## Assignment
The lines to return run from the one containing "Località non identificata." through the end of the material; give them exactly and leave out the pictures.

Data for this exercise Block Start

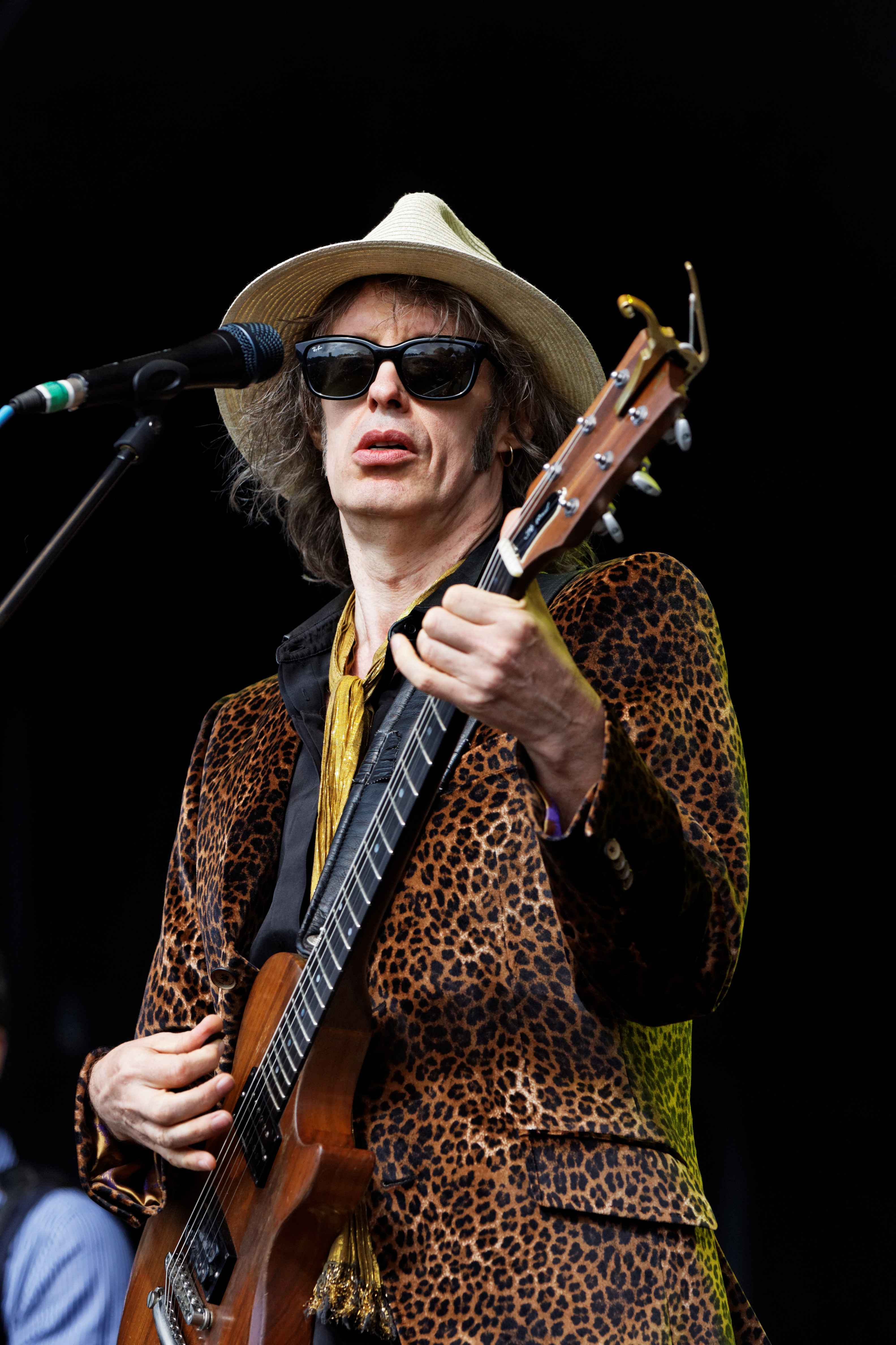 The Waterboys en concert sur la scène Landaoudec lors du festival du bout du Monde à Crozon dans le Finistère (France).
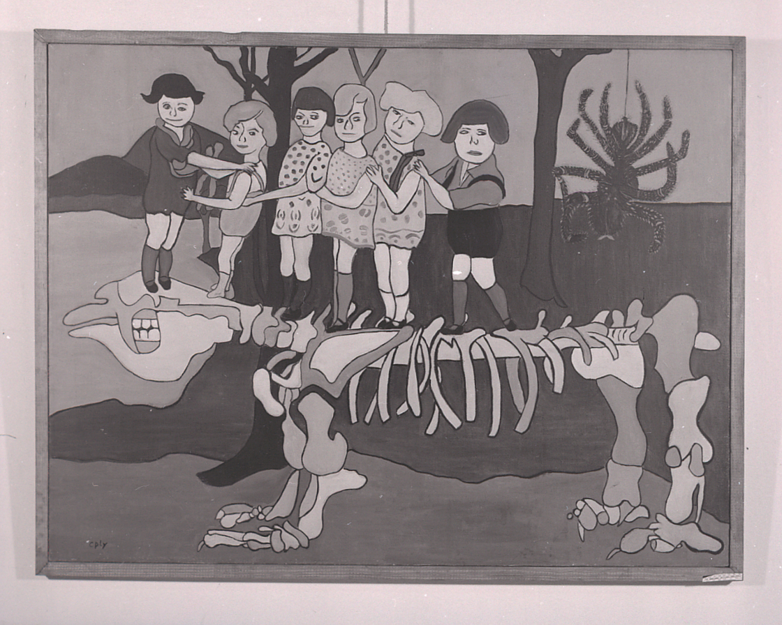 Località non identificata. Galleria d'arte? Interni. Ritratto dell'artista Coplay insieme ad altre persone. Coplay, Dipinti,s.d. Servizio fotografico : Italia, 1960 / Paolo Monti. - Buste: 15, Fototipi: 19 : Negativo b/n, gelatina bromuro d'argento/ pellicola ; 6x6. - ((Serie costituita da 15 buste di negativi identificati con i nn.: 14566, 14567, 14568, 14569, 14570, 14571, 14572, 14573, 14574, 14575, 14576, 14577, 14578, 14579, 14580, 14581, 14582, 14583, 14584, e tenute insieme con da una graffetta. - Sulla busta identificata con la numerazione 14566/67 iscrizione didascalica manoscritta a pennarello: "Coplay". - Le buste identificate con le numerazioni 14566/67, 14581/84 contengono ciascuna più negativi non identificabili singolarmente.
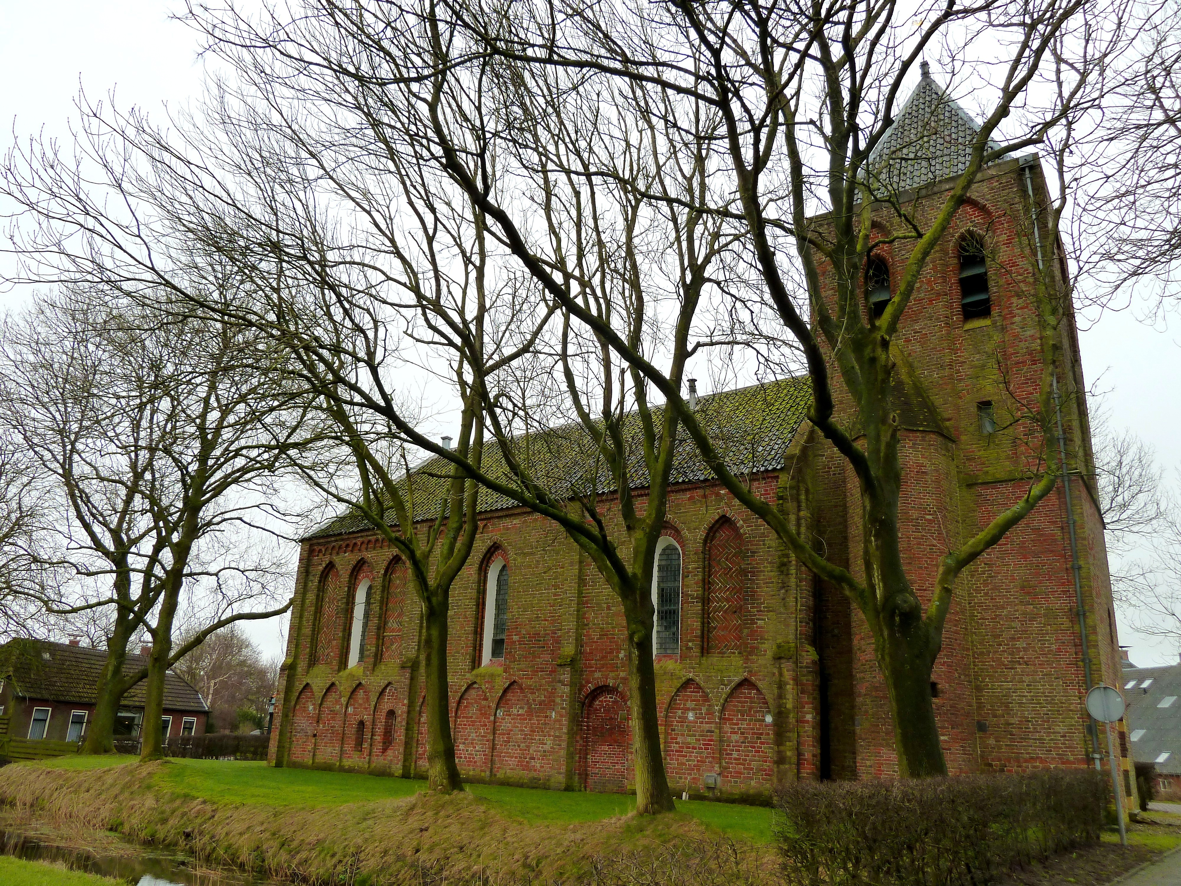 Mariakerk, zijaanzicht.
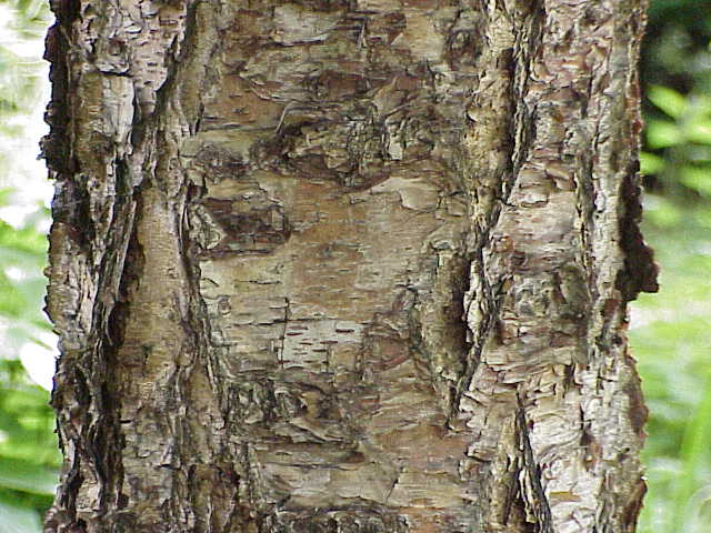 Species: Betula nigra Family: Betulaceae Image No. 2
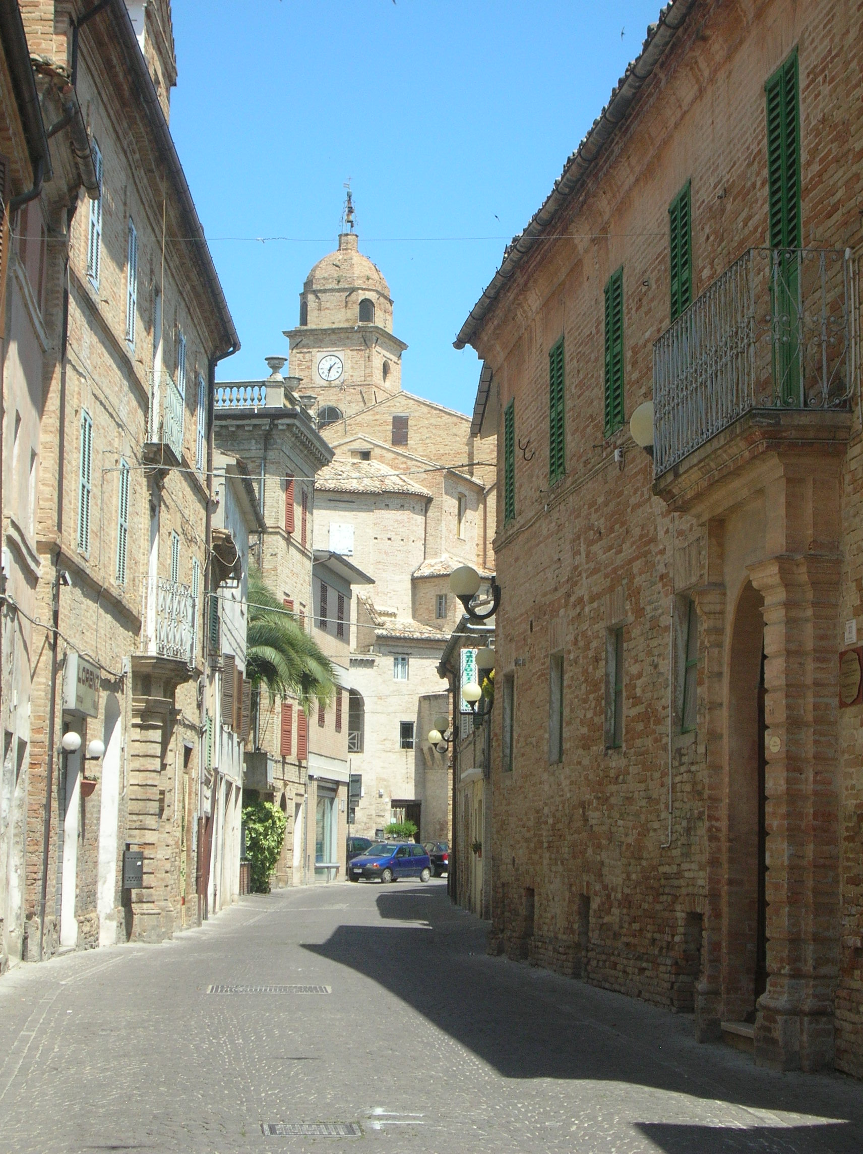 Vista di Petriolo da Corso Umberto I
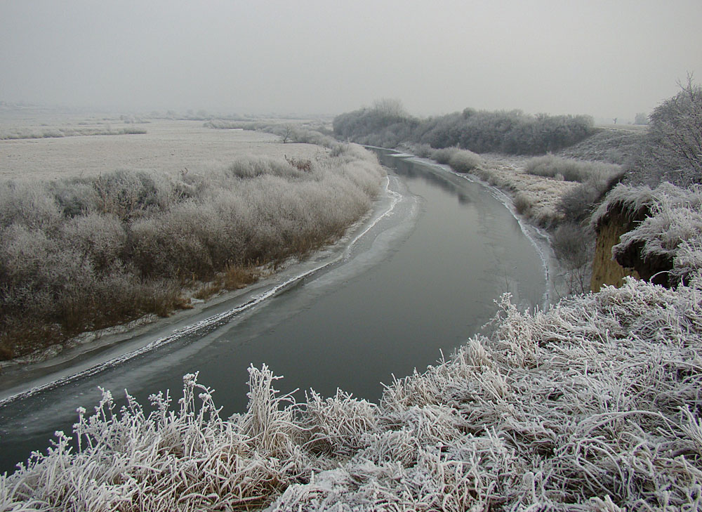 Іній
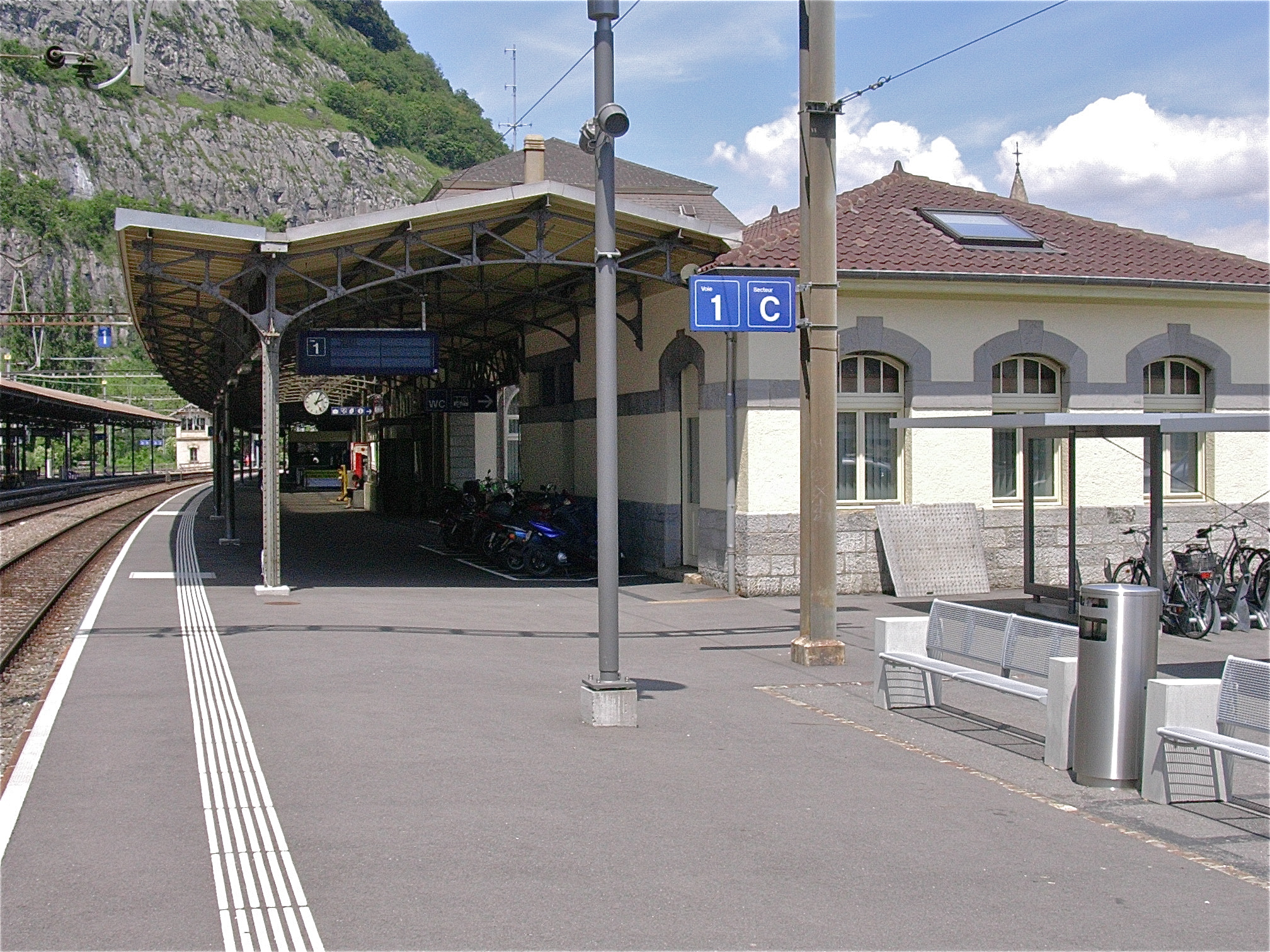 Le quai 1 de la gare de St-Maurice (Valais)
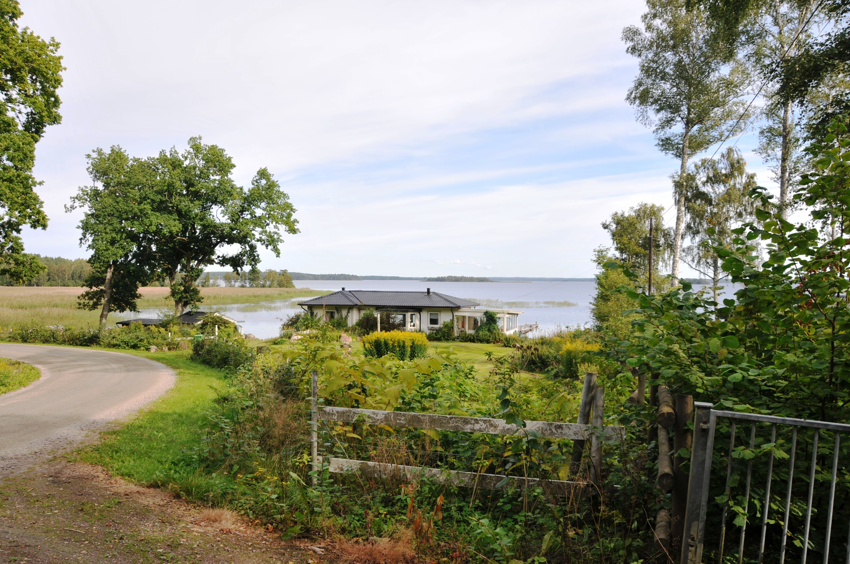 Schäreninsel Brommö

Data for this exercise Block End

## Answer box
 Località non identificata. Galleria d'arte? Interni. Ritratto dell'artista Coplay insieme ad altre persone. Coplay, Dipinti,s.d. Servizio fotografico : Italia, 1960 / Paolo Monti. - Buste: 15, Fototipi: 19 : Negativo b/n, gelatina bromuro d'argento/ pellicola ; 6x6. - ((Serie costituita da 15 buste di negativi identificati con i nn.: 14566, 14567, 14568, 14569, 14570, 14571, 14572, 14573, 14574, 14575, 14576, 14577, 14578, 14579, 14580, 14581, 14582, 14583, 14584, e tenute insieme con da una graffetta. - Sulla busta identificata con la numerazione 14566/67 iscrizione didascalica manoscritta a pennarello: "Coplay". - Le buste identificate con le numerazioni 14566/67, 14581/84 contengono ciascuna più negativi non identificabili singolarmente.
 Mariakerk, zijaanzicht.
 Species: Betula nigra Family: Betulaceae Image No. 2
 Vista di Petriolo da Corso Umberto I
 Іній
 Le quai 1 de la gare de St-Maurice (Valais)
 Schäreninsel Brommö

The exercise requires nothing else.